No, they aren’t blind at all.

Of the 1,100-odd species of bat in the world, not one is sightless – and many can see very well indeed. The notion that bats don’t need eyes because they get about exclusively using echolocation or ‘sonar’ is complete nonsense.

Fruit bats (also called Megabats) don’t use echolocation at all. They have large eyes, which they use both to navigate and
to find their food – which is, as you might expect, fruit. Echolocation isn’t much help in finding food that doesn’t move around. Instead, for fruit-location, they also have a keen sense of smell.

The Common Vampire bat (
Desmodus rotundus
) is the only bat that feeds on the blood of mammals. It is such a very long way from blind that it can see a cow 120 metres (400 feet) away: in pitch darkness, in the middle of the night.

Even microbats – which eat insects and include all British bats, and which
do
use sonar to hunt – use their (much smaller) eyes for avoiding obstacles, for spotting landmarks,and for working out their flying height. Microbats have good night vision. They see in black and white because they’re nocturnal, whereas fruit bats see in colour because they’re active in the daytime.

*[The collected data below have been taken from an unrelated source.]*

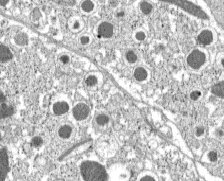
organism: C57BL Mouse
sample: Pancreatic islet
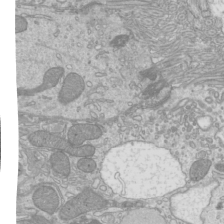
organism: Mouse
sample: Cilia; mouse epididymis
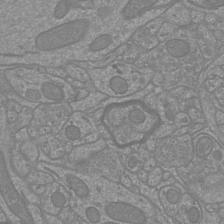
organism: Mouse
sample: Cortical neurons
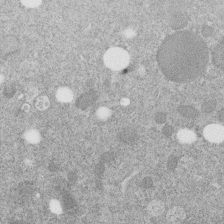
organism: C. elegans
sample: C. elegans embryo early stage
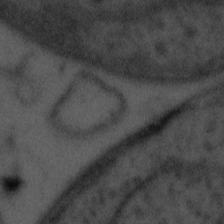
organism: Tuwongella immobilis
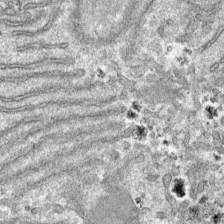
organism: Mouse
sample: Mouse hepatocytes
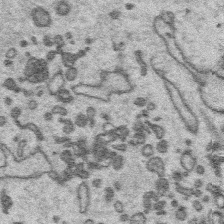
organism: Platynereis dumerilii
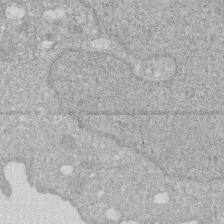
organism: Human
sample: HIV infected U937 cells
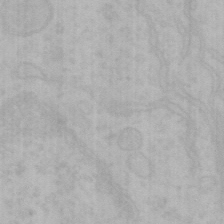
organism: Mouse
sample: Choroid plexus
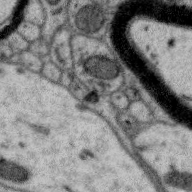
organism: Zebra finch
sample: Brain
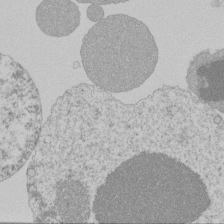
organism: Mouse
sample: Activated Pmel transgenic CD8+ T Cells
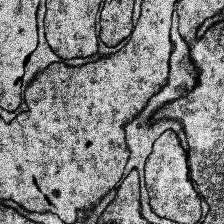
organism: Human
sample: Temporal Lobe
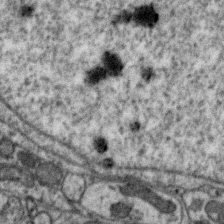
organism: Zebra finch
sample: Brain
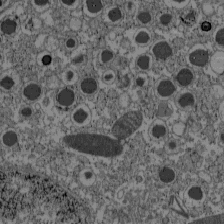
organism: C57BL Mouse
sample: Pancreatic islet
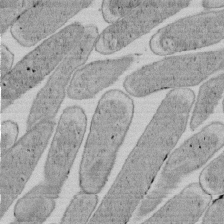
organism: E. coli
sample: Bacterial nucleoid
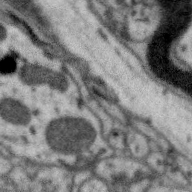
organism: Zebra finch
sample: Brain
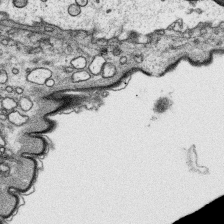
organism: Platynereis dumerilii
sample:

In the Americas there are several species of ‘fishing bats’, such as the Greater Bulldog bat (
Noctilio leporinus
), which lives by using its keen eyesight and immense feet to drag fish out of the water. It is easily identified, not only by its 66-centimtre (26-inch) wingspan, but also by the repugnant odour of its roosts.

Very few humans find bats palatable but, for special occasions like weddings, the Chamorro people of Guam like to boil giant fruit bats or ‘flying foxes’ in coconut milk and eat them whole – wings, fur and all. This may explain why so many Chamorro suffer from a rare and terrible neurological condition – ALS-Parkinson dementia complex.

The bats feed on poisonous cycad plants, whose dangerous neurotoxins are passed on (now lightly flavoured with coconut) to the unfortunate diners.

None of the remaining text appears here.